Stratmann S, Yones SA, Mayrhofer M, Norgren N, Skaftason A, Sun J, Smolinska K, Komorowski J, Herlin MK, Sundström C, Eriksson A, Höglund M, Palle J, Abrahamsson J, Jahnukainen K, Munthe-Kaas MC, Zeller B, Tamm KP, Cavelier L, Holmfeldt L
Blood Adv 5 (3) 900-912 [2021-02-09; online 2021-02-10]
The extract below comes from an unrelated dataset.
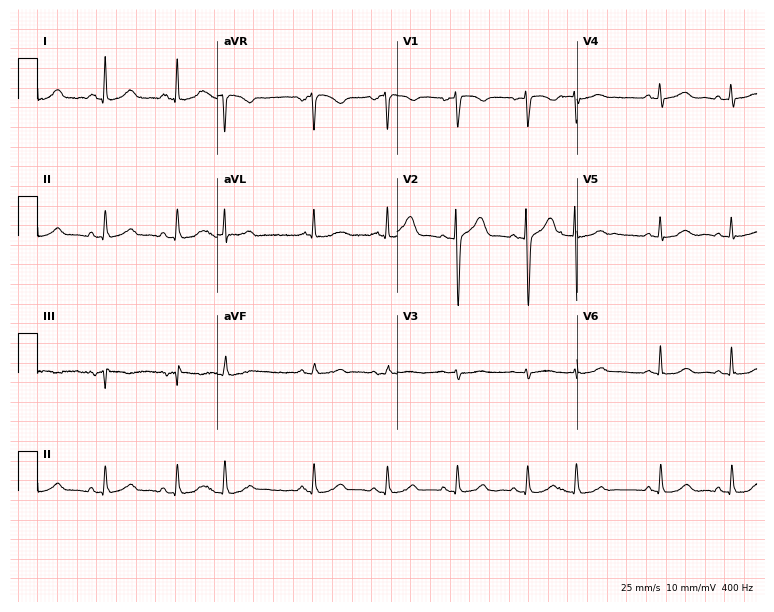
12-lead ECG (7.3-second recording at 400 Hz) from a female patient, 60 years old. Screened for six findings — first-degree AV block, right bundle branch block (RBBB), left bundle branch block (LBBB), sinus bradycardia, atrial fibrillation (AF), sinus tachycardia — none is recorded.
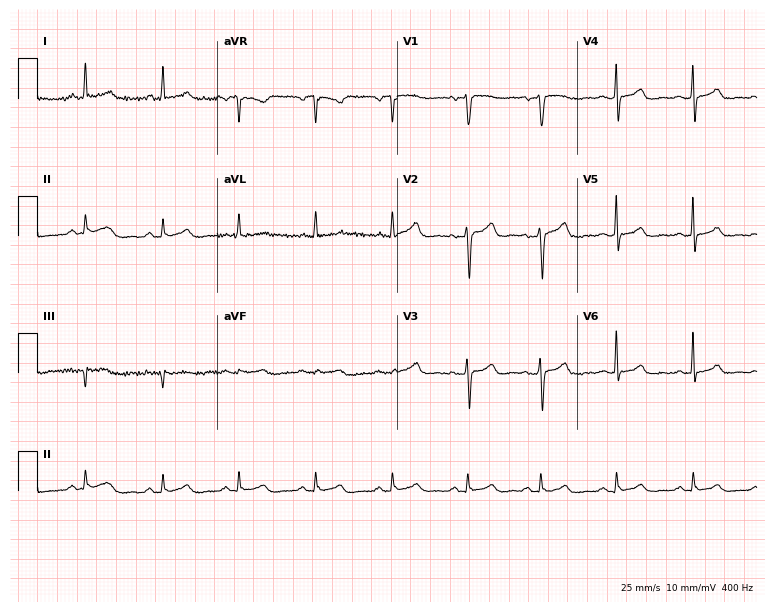
12-lead ECG from a woman, 42 years old (7.3-second recording at 400 Hz). Recorded interpretation: within normal limits.

Relapse is the leading cause of death of adult and pediatric patients with acute myeloid leukemia (AML). Numerous studies have helped to elucidate the complex mutational landscape at diagnosis of AML, leading to improved risk stratification and new therapeutic options. However, multi-whole-genome studies of adult and pediatric AML at relapse are necessary for further advances. To this end, we performed whole-genome and whole-exome sequencing analyses of longitudinal diagnosis, relapse, and/or primary resistant specimens from 48 adult and 25 pediatric patients with AML. We identified mutations recurrently gained at relapse in ARID1A and CSF1R, both of which represent potentially actionable therapeutic alternatives. Further, we report specific differences in the mutational spectrum between adult vs pediatric relapsed AML, with MGA and H3F3A p.Lys28Met mutations recurrently found at relapse in adults, whereas internal tandem duplications in UBTF were identified solely in children. Finally, our study revealed recurrent mutations in IKZF1, KANSL1, and NIPBL at relapse. All of the mentioned genes have either never been reported at diagnosis in de novo AML or have been reported at low frequency, suggesting important roles for these alterations predominantly in disease progression and/or resistance to therapy. Our findings shed further light on the complexity of relapsed AML and identified previously unappreciated alterations that may lead to improved outcomes through personalized medicine.